Calculate the ultimate claim amounts by multiplying the cumulative development factors (CDFs) with the reversed incurred claims (Incurred_loss). The ultimate values represent the total expected claims for each accident year, once all claims have been fully developed.

In [124]:
# Calculate Ultimate values by multiplying CDFs with Incurred loss
Ultimate = cum_factors * Incurred_loss

# Create a DataFrame with the required columns
df = pd.DataFrame({
    'CDFs': cum_factors,
    'Incurred': Incurred_loss,
    'Ultimate': Ultimate
})
df

Unnamed: 0,CDFs,Incurred,Ultimate
0,2.436847,125.0,304.605873
1,1.566792,195.0,305.524457
2,1.267405,233.0,295.30538
3,1.125,245.0,275.625
4,1.0,225.0,225.0


## Calculating IBNR (Incurred But Not Reported)

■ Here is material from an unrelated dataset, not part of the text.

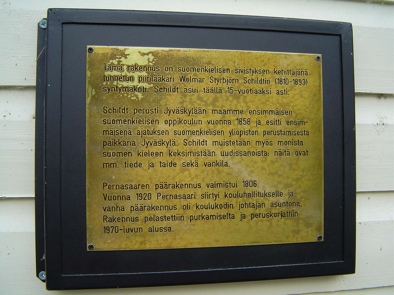 Muistolaatta Wolmar Schildtin syntymäkodin (Laukaa, Pernasaari) seinällä. Asetettu Kukan päivänä 2005, Wanhan Laukaan kotiseutuyhdistyksen, Jyväskylän yliopistomuseon ja Laukaan vankilan toimesta.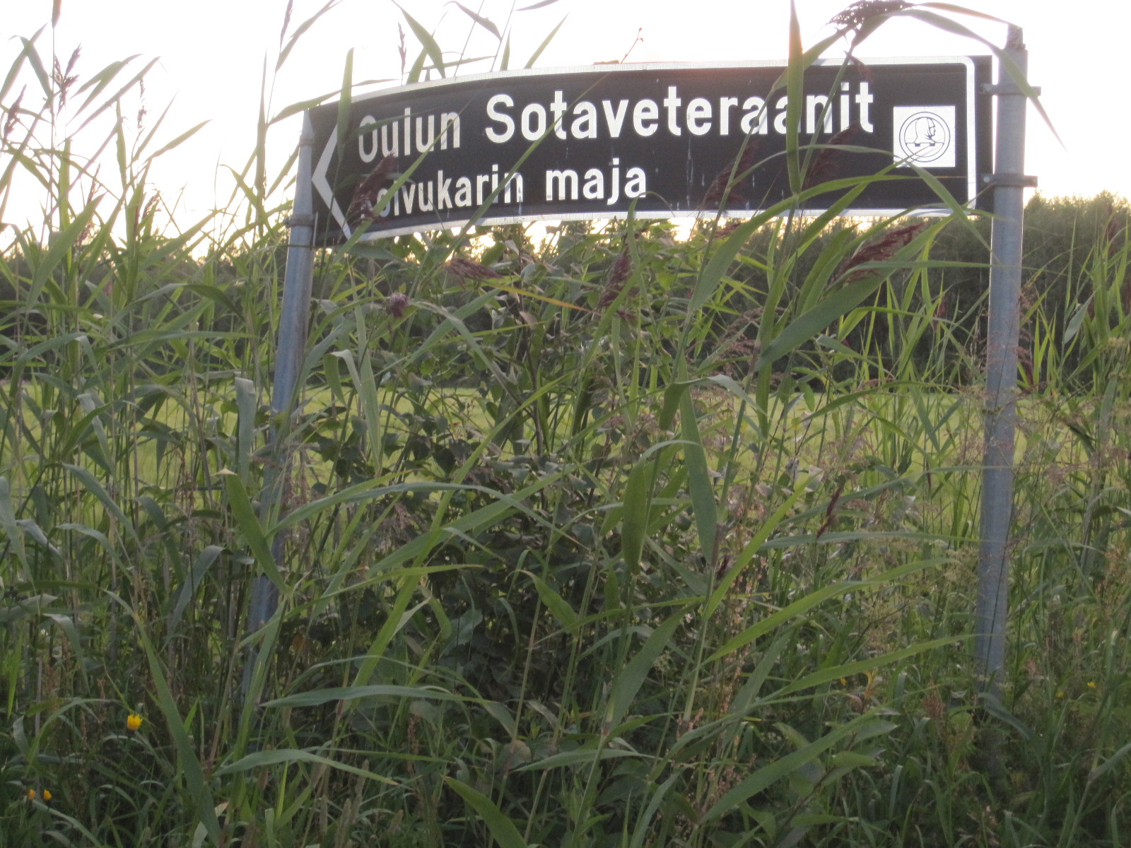 Viitta Oulun sotaveteraanien Koivukarin majalle Oulunsalon Letossa, Letontien ja Koivukarintien risteyksessä.

Calculate the IBNR (Incurred But Not Reported) values for each accident year by subtracting the incurred claims from the ultimate claims. IBNR represents the reserves that an insurer needs to set aside for claims that have occurred but have not yet been reported.

In [128]:
df['IBNR'] = df['Ultimate'].astype(float) - df['Incurred'].astype(float)
df

Unnamed: 0,CDFs,Incurred,Ultimate,IBNR
0,2.436847,125.0,304.605873,179.605873
1,1.566792,195.0,305.524457,110.524457
2,1.267405,233.0,295.30538,62.30538
3,1.125,245.0,275.625,30.625
4,1.0,225.0,225.0,0.0


## Calculating Total IBNR

calculate the total IBNR (Incurred But Not Reported) by summing all the individual IBNR values for each accident year. This provides an overall estimate of the reserves that need to be set aside for claims that have occurred but have not yet been reported.

In [132]:
total_ibnr = df['IBNR'].sum()

# Display the total IBNR
print("Total IBNR:", total_ibnr)

Total IBNR: 383.0607094762064


Thank you for taking the time to view my project!